Our son is a member of the United States Air Force. He recently re-enlisted (on my birthday) for four more years. We are so very proud of him and the path he has carved out for himself. Four years ago I wrote the blog post for his going away party on a now defunct website. In honor of Bobby and his renewed commitment to serving our country, I’m publishing the original blog post again. Enjoy!
I knew from the very beginning that part of my job, as a parent, was to nurture and assist our kiddos in their maturation process. I also understood that eventually leaving the nest for good was the ultimate goal. Sending two confident, responsible adults out into the world was how I had planned it from the very beginning. What I failed to take into consideration was how hard it was going to be to let them go. Danielle is gone, but only an hour away, and she comes home to smooze me when she or I need a little Mom and Daughter time. Bobby, on the other hand, is leaving us for good to begin a career in the Air Force.
I suppose if he had caused a lot of trouble, this would be easier, but he has been a great kid. Bobby has a bubbly personality and enjoys being the life of the party. Every day he cracks me up with his take on life, we follow sports together fanatically, and there’s never a dull moment when he is around. I’m really going to miss him and I’m struggling with my emotions as the time for him to leave draws near.
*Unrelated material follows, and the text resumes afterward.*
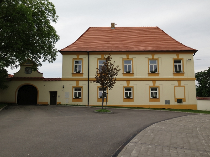 Fara, Malé náměstí 8, Ševětín.

In eight days we will go to Columbus and watch as our son swears his allegiance to the United States and commits to a life of serving his country. He enters the Air Force following in the footsteps of his Mother and Father, a new generation carrying on the family business, and I’ve never been prouder of him.
Bobby wanted a burger and dog cook-out. We were so fortunate that the weather held out, all week they were predicting rain (I did say a little prayer for that). I made a lot of Bobby’s favorite side dishes and desserts; Snickerdoodles, Pasta Salad, Black-Eyed Pea Salsa, 7 Layer Dip, Brownies, fresh fruit, fresh veggies with Ranch dip, and these light-as-air cupcakes. I got the recipe from one of my favorite websites, King Arthur Flour. They were quick to put together and very tasty for a white cake.
Tender White Cake is courtesy of King Arthur Flour
2 3/4 cups KAF Cake Flour Blend
1 2/3 cups sugar
1 Tablespoon baking powder
3/4 teaspoons salt
3/4 cups butter, softened
4 large egg whites, plus 1 whole egg
1 cup full fat vanilla yogurt or 1 cup whole milk
2 teaspoons vanilla extract
1 teaspoon almond extract ( I used 2 teaspoons Princess Cake and Cookie Bakery Emulsion instead of almond extract)
1. Preheat oven to 350 degrees. Place cupcake papers in pans, set aside.
2. Mix all dry ingredients on low-speed of mixer, to blend well. Add soft butter, mix until evenly crumbly, like fine damp sand.
3. Add egg whites, one at a time, then whole egg, beating well after each addition.
4. In a small bowl, whisk the yogurt (or milk) with vanilla and almond extracts ( and/or bakery emulsion). Add this mixture, 1/3 at a time, to the batter. Beat 1-2 minutes after each addition.
5. Scoop or pour batter into cupcake papers and bake 18-20 minutes. Makes 20-24 cupcakes.